When you click on the contract titel in a table you get to the project page. It consists of the same data as the table view, except the additional description text (named "Beschreibung").
So far, we can not say anything about the data quality (completeness, accuracy, etc.), but there are also so far no reasons to doubt the quality.
Data errors found
- Land/Region missing
- Land/Region and Vertragsnummer missing
- Vertragsnummer missing
- Vertragssumme is in Partner field, Partner is missing
- Vertragssumme is missing
raw html
The scraper downloads all raw html of each table and each project page.
aid data JSON
The parsed data is stored in an easy-to-read JSON file for further usage.
[
{
'contract-number': contract number of the project
'contract-title': title of the project
'country-region': country and/or region, where the project takes place
'OEZA-ADA-contract-volume': amount of funding by austrian development agency
'contract-partner': partner organisation(s)
'description': description text of the project
'url': url of the project page
},
]
aid data csv
The parsed data is stored in a human-readable CSV file for further usage.
columns (see attribute description above):
- contract-number
- contract-title
- OEZA-ADA-contract-volume
- contract-partner
- country-region
- description
- url
row: one project each row.
In the spirit of free software, everyone is encouraged to help improve this project.

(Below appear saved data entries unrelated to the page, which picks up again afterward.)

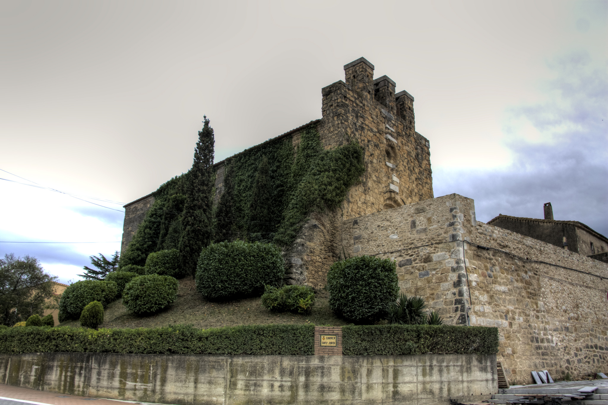 Església parroquial de Sant Vicenç de Vilamalla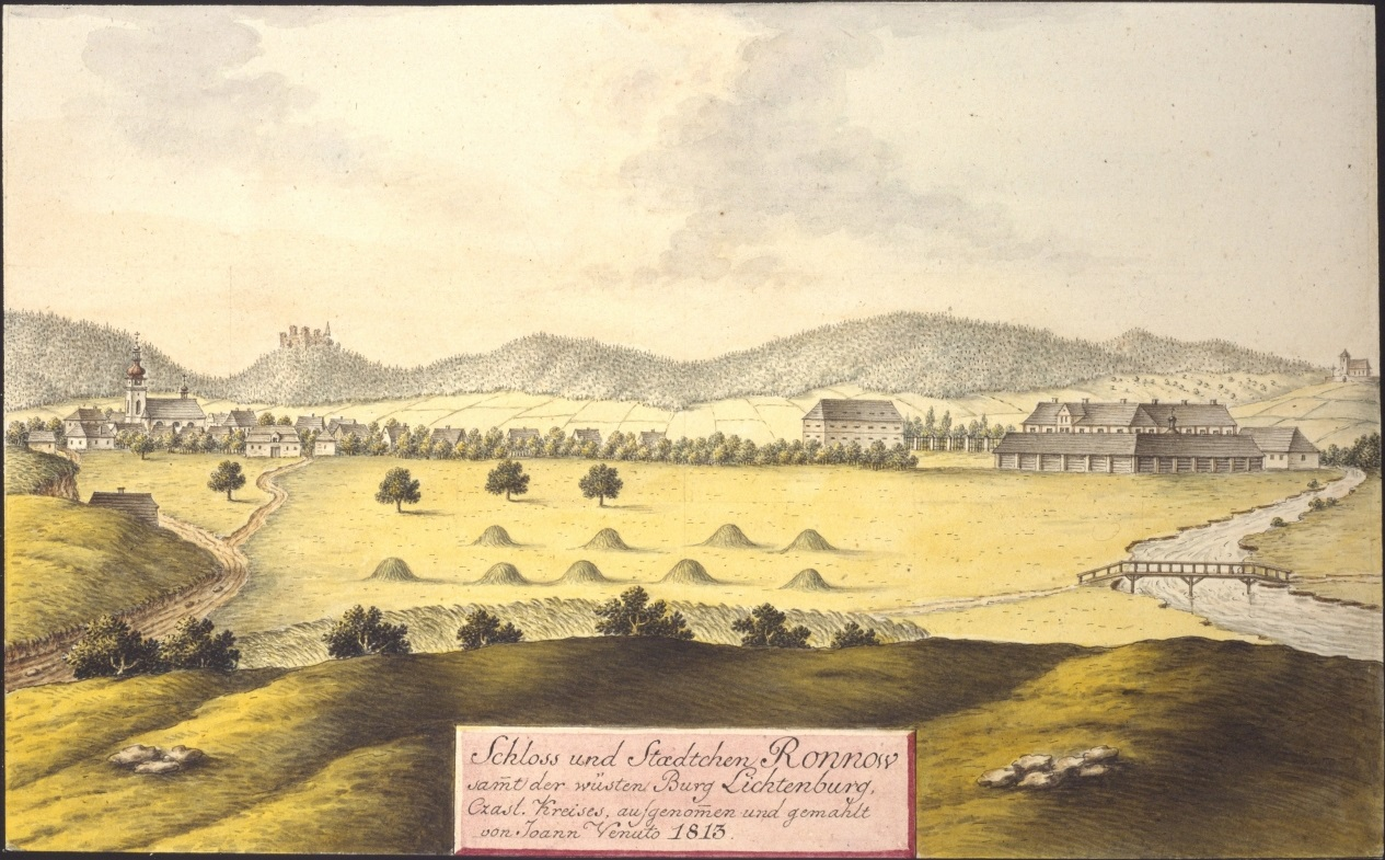 Zámek a městečko Ronov nad Doubravnou spolu s pustým hradem Lichnice. Schloss und Staedtchen Ronnow samt der wüsten Burg Lichtenburg, Czasl. Kreises, aufgenommen und gemahlt von Joann Venuto 1813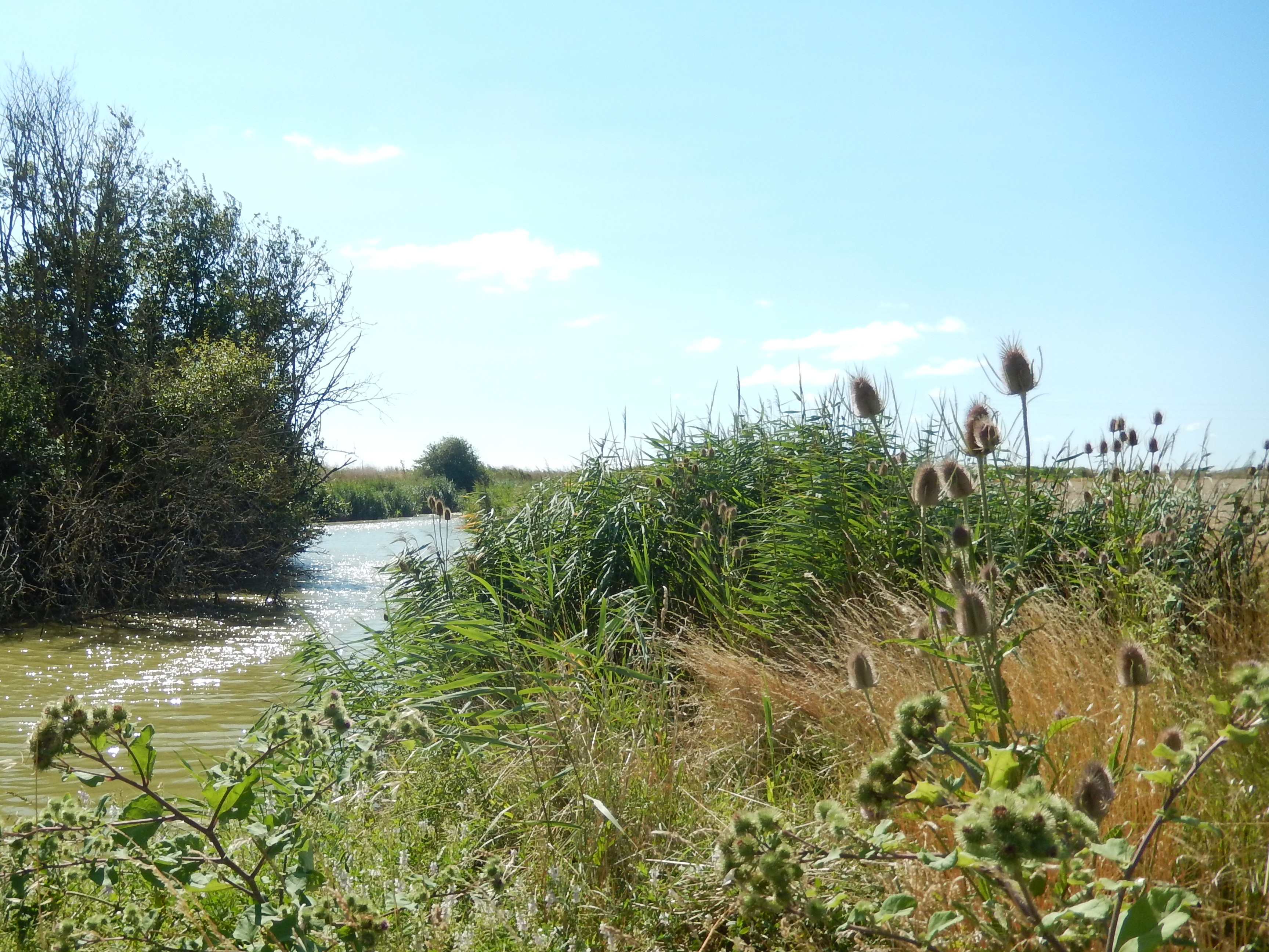 Beaugeay, Charente-Maritime, France. • L'Est de la commune de Beaugeay, aux environs du Havre de Brouage, fait partie d'une zone marécageuse, à l'emplacement de l'ancien Golfe de Saintonge. Cette photo, prise aux environs de l'écluse du canal de Brouage, témoigne de la végétation typique de cet environnement.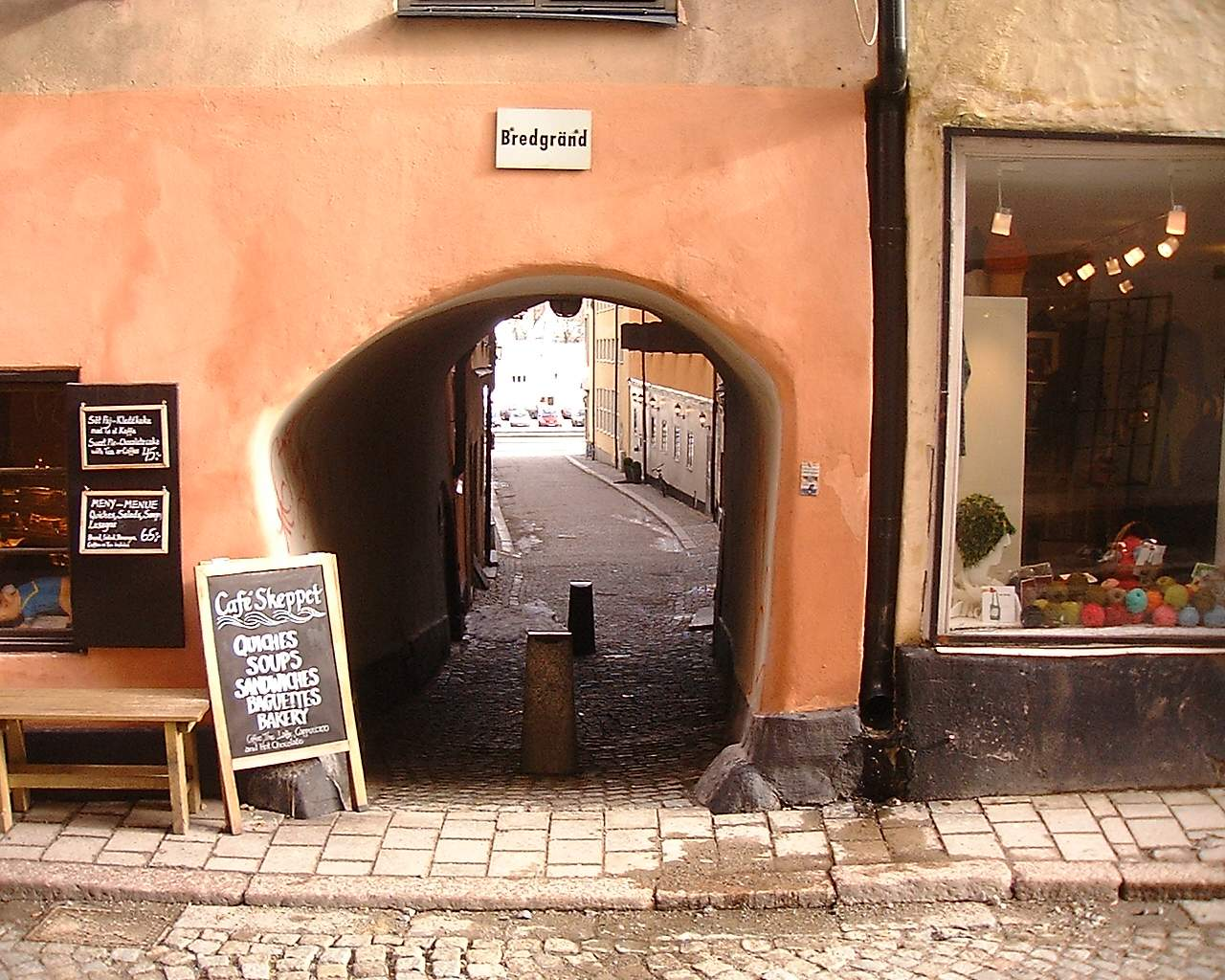 Bredgränd, Gamla stan, Stockholm.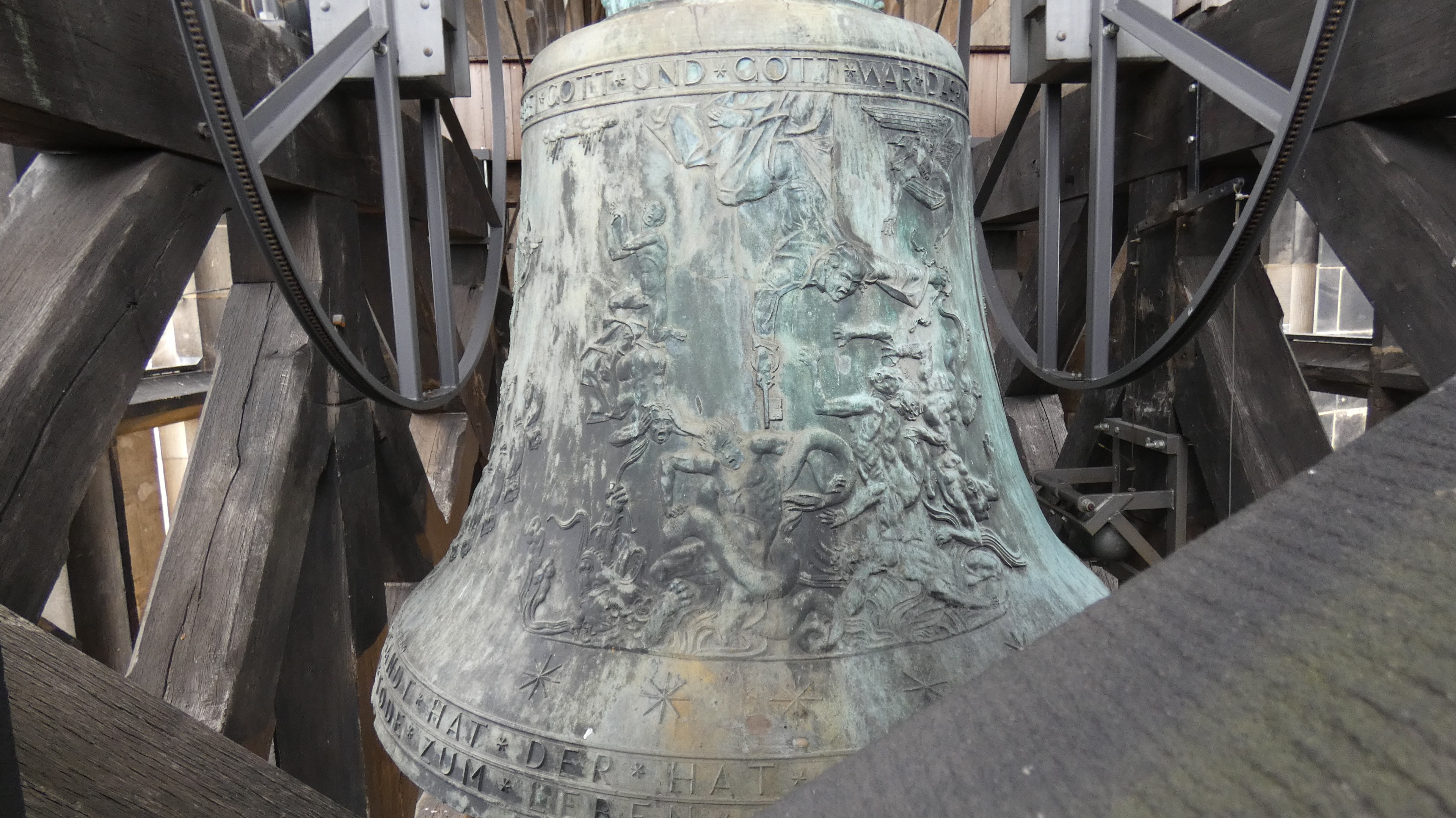 Die größte Glocke im Dom zu Meißen.

Here are some ways you can contribute:
- by reporting bugs
- by suggesting new features
- by translating to a new language
- by writing or editing documentation
- by analyzing the data
- by visualizing the data
- by writing code (no pull request is too small: fix typos in the user interface, add code comments, clean up inconsistent whitespace)
- by refactoring code
- by closing issues
- by reviewing pull requests
- by enriching the data with other data sources
When you are ready, submit a pull request.
We use the GitHub issue tracker to track bugs and features. Before submitting a bug report or feature request, check to make sure it hasn't already been submitted. When submitting a bug report, please try to provide a screenshot that demonstrates the problem.
All content is openly licensed under the Creative Commons Attribution 4.0 license, unless otherwisely stated.
All sourcecode is free software: you can redistribute it and/or modify it under the terms of the MIT License.
This program is distributed in the hope that it will be useful, but WITHOUT ANY WARRANTY; without even the implied warranty of MERCHANTABILITY or FITNESS FOR A PARTICULAR PURPOSE.
Visit http://opensource.org/licenses/MIT to learn more about the MIT License.
Aid
Documentation
- Österreichische Entwicklungs Zusammenarbeit
- Entwicklungszusammenarbeitsgesetz inklusive EZA-Gesetz-Novelle 2003
- ODA Bericht 2014
- ODA Bericht 2013
- ODA Bericht 2012
- ODA Bericht 2011
- ODA Bericht 2010
- README.md: Overview of repository
- code/aid-scraper.py: scraper
- CHANGELOG.md
- LICENSE
See the whole history. Next the actual version.
extended scraper
- aid-scraper.py: fixed the csv output bug caused by cariage return characters.
- update the README.md: add description of scraper.